A Unified Library for Parameter-Efficient and Modular Transfer Learning

https://docs.adapterhub.ml

Apache License 2.0

2.58k stars 346 forks source link

Question regarding training language adapters for unseen languages #420

Closed sumit-agrwl closed 1 year ago

sumit-agrwl commented 2 years ago

I have a general question of how are you training language adapters for languages not seen by the model, which can be done through adapter hub, as mentioned in the MAD-X paper. I was curious about this because there is no place which lists a way to do that. Specifically, how does the model incorporate the fact that the tokens of the new language wont be part of the existing model's vocabulary and hence the token embeddings wont exist by default

hSterz commented 2 years ago

For a setup as described in MAD-X you would train a Bottleneck Adapter with an invertible adapter on a language modeling task like MLM on unlabled text. To ensure that the model is able to embed the tokens well it makes sense to use a model with vocabulary intended for multilingual use cases like bert-base-multilingual-cased. You can check out the run_mlm.py example script to see how MLM is done with adapters.

sumit-agrwl commented 2 years ago

I understand that it makes sense to use mBERT but what for languages with tokens that are not covered by the mBERT tokenizer?

adapter-hub-bert commented 1 year ago

This issue has been automatically marked as stale because it has been without activity for 90 days.
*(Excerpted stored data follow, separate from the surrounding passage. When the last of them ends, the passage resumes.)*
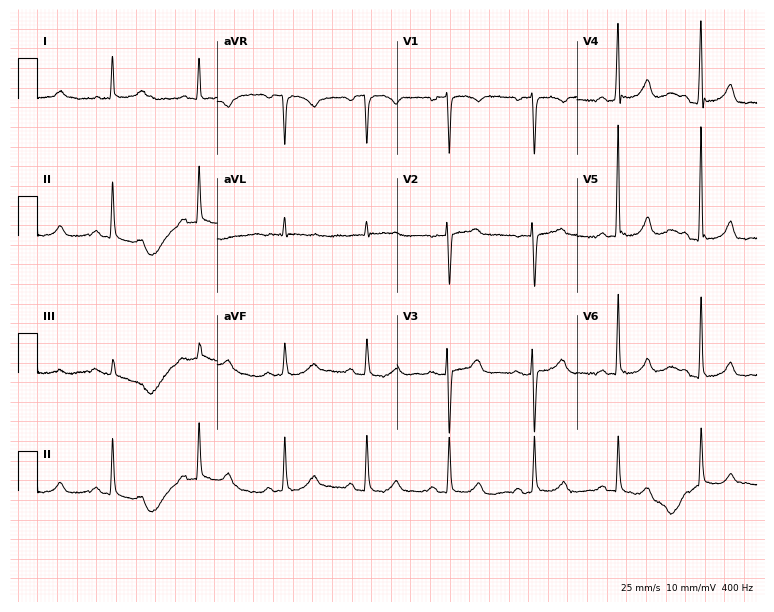
Electrocardiogram (7.3-second recording at 400 Hz), a female, 68 years old. Overall reading on record: normal ECG.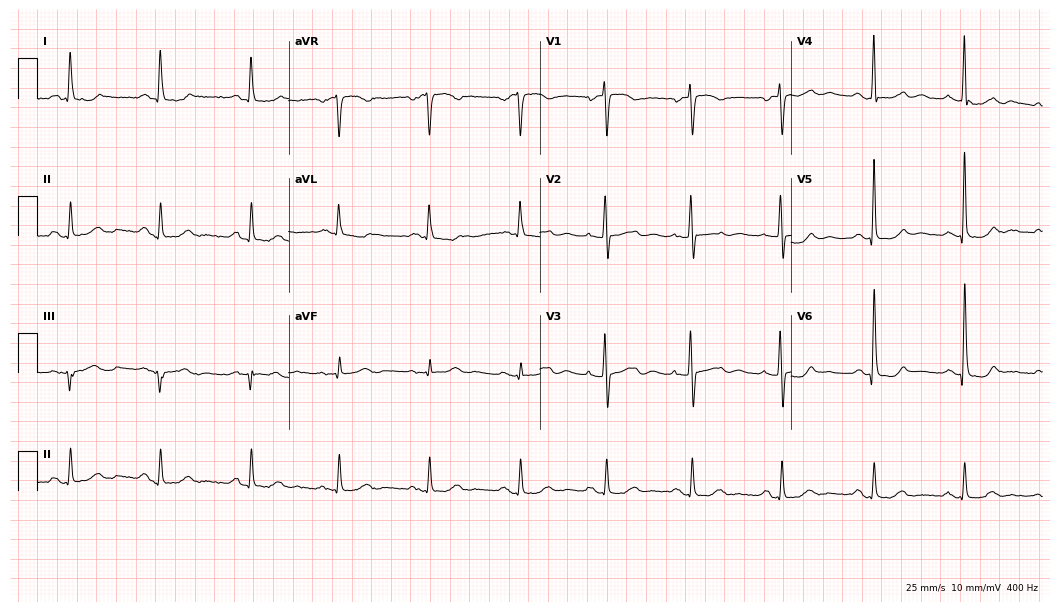
12-lead ECG from a female, 76 years old. Labelled as a normal ECG.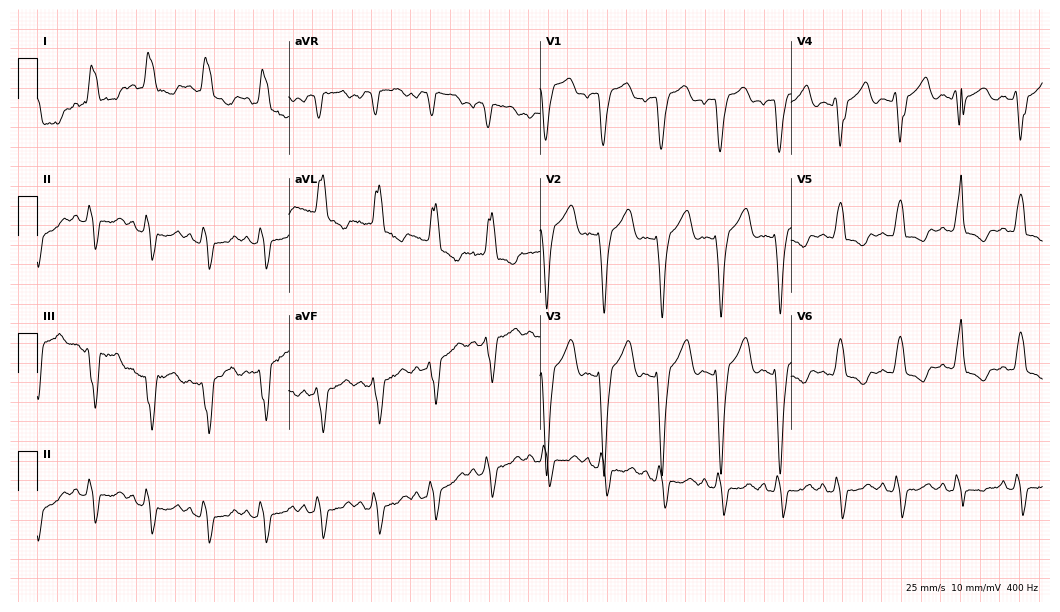
12-lead ECG from a 66-year-old female patient. Shows left bundle branch block (LBBB).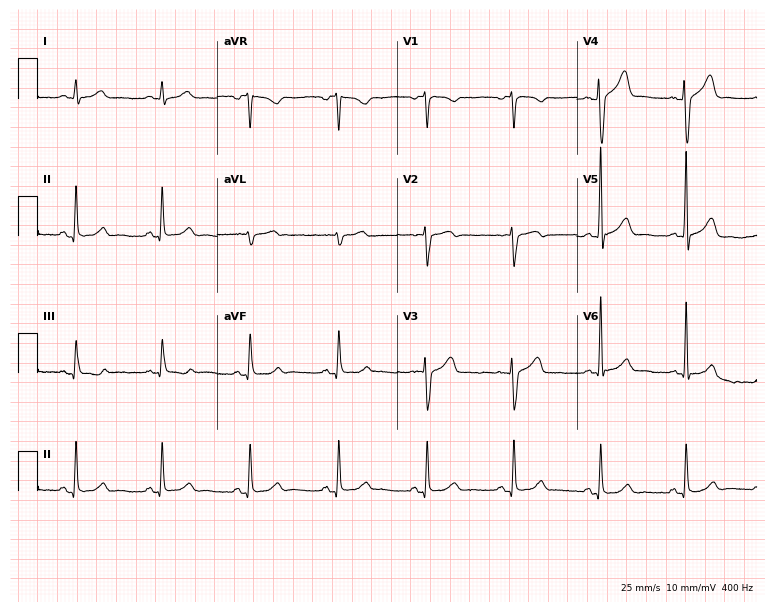
Resting 12-lead electrocardiogram. Patient: a 43-year-old male. Read as a normal ECG.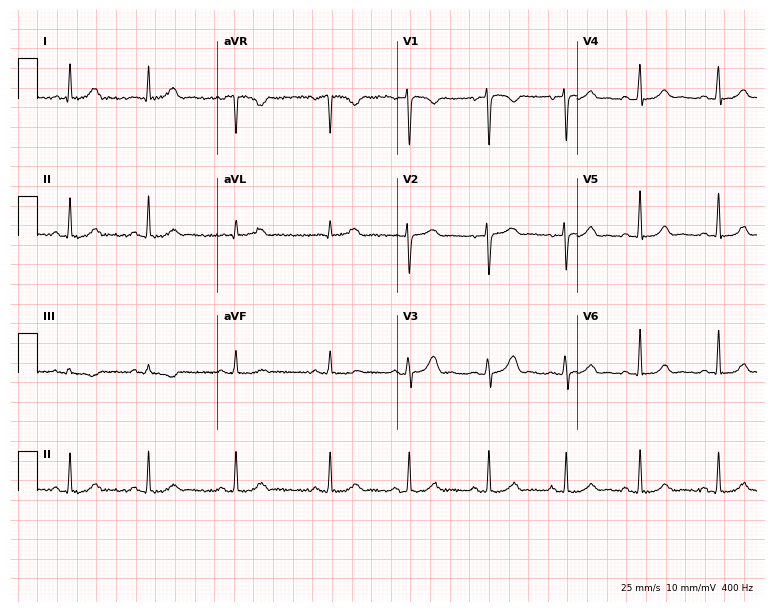
Standard 12-lead ECG recorded from a female, 18 years old. Read as a normal ECG.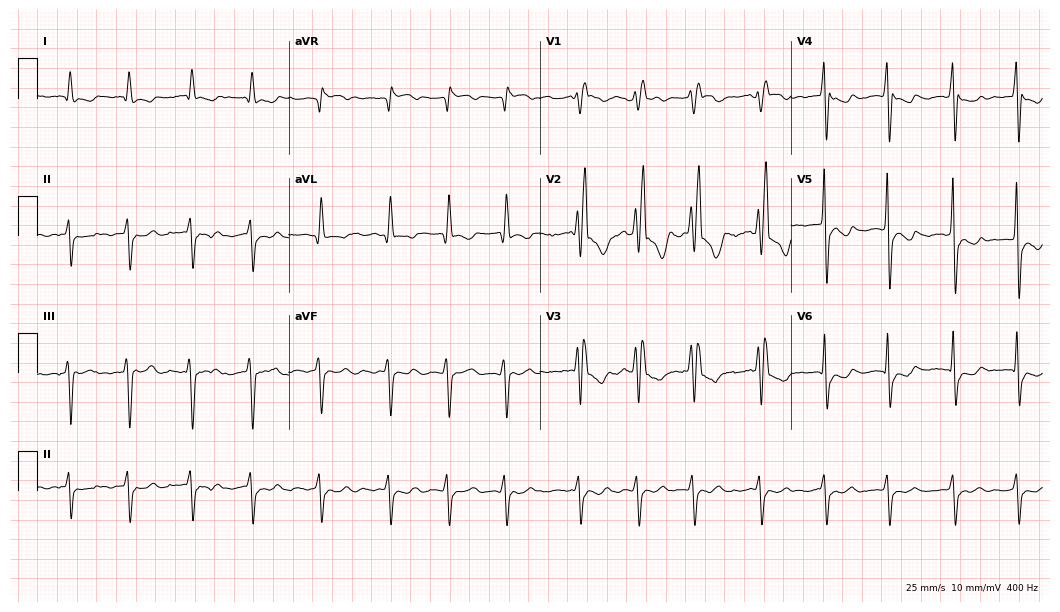
Electrocardiogram (10.2-second recording at 400 Hz), a woman, 84 years old. Interpretation includes right bundle branch block, atrial fibrillation.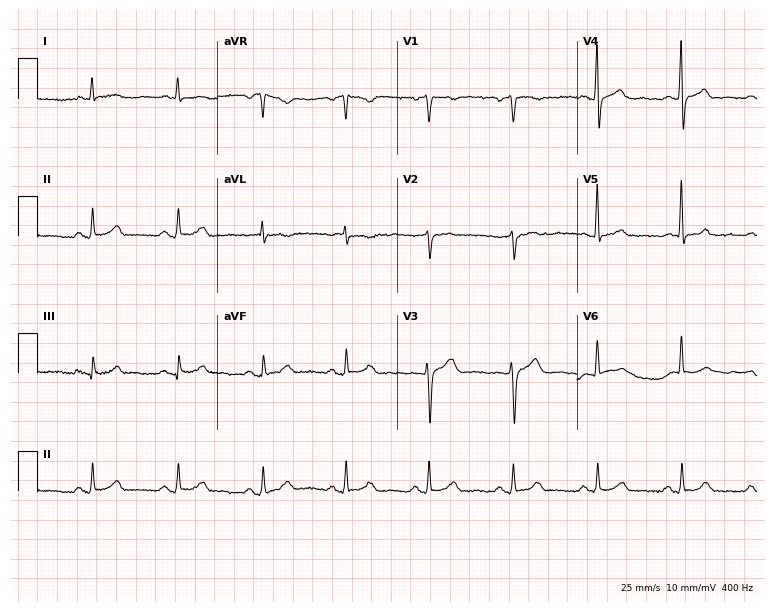
Electrocardiogram, a man, 55 years old. Overall reading on record: normal ECG.

This issue will be closed in 14 days unless you comment or remove the stale label.

adapter-hub-bert commented 1 year ago

This issue was closed because it was stale for 14 days without any activity.

JoPfeiff commented 1 year ago

For unseen tokens of a seen script (e.g. latin) the tokenizer has the character-level fallback option. you can learn an entirely new tokenizer for unseen scripts. See https://aclanthology.org/2021.emnlp-main.800/